**** Material provided

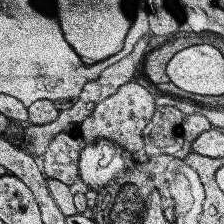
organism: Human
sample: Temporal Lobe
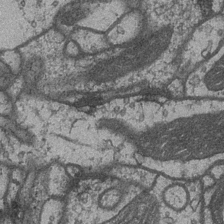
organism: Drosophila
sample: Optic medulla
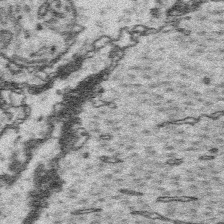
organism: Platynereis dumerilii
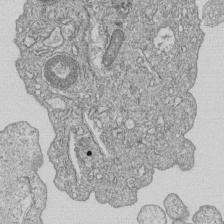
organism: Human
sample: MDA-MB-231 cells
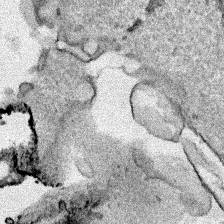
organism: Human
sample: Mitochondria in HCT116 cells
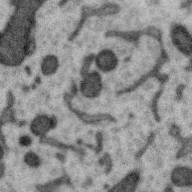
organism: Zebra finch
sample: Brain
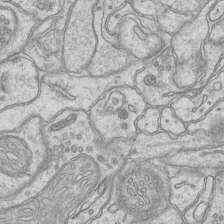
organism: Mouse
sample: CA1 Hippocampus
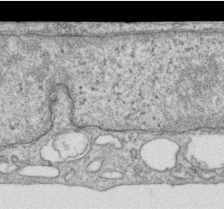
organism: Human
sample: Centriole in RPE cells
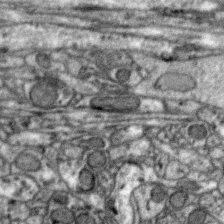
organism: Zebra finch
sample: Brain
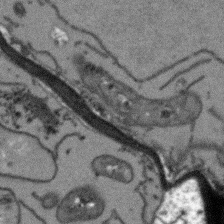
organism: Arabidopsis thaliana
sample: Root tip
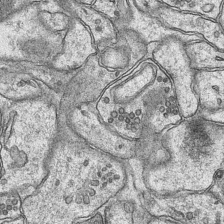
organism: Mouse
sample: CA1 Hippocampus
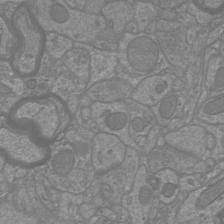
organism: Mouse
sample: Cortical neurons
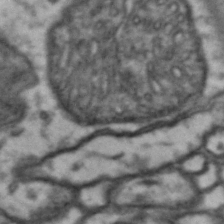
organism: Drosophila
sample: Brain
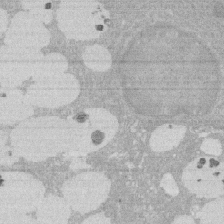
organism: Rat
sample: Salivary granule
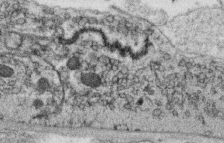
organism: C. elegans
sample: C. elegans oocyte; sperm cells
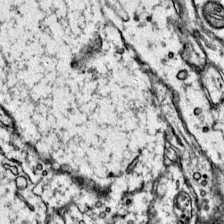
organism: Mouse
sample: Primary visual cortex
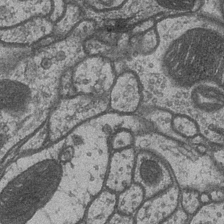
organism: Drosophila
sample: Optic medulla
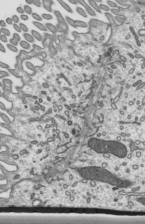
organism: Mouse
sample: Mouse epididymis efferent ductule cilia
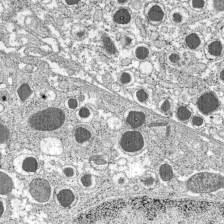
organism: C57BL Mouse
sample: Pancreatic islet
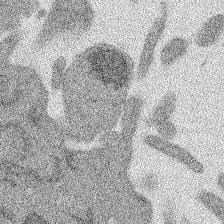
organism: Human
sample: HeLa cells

********
**** Material provided

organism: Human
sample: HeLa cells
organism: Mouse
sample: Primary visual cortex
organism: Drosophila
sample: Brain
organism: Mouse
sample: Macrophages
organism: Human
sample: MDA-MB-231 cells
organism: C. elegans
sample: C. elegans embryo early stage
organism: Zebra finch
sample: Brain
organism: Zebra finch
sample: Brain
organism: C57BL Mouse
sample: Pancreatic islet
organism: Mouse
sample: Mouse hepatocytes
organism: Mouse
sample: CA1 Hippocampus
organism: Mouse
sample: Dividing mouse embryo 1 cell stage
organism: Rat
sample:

********

Number of lines with the string "cells" in them: give it by itself, based on the listing above.

- _Expected output_: 7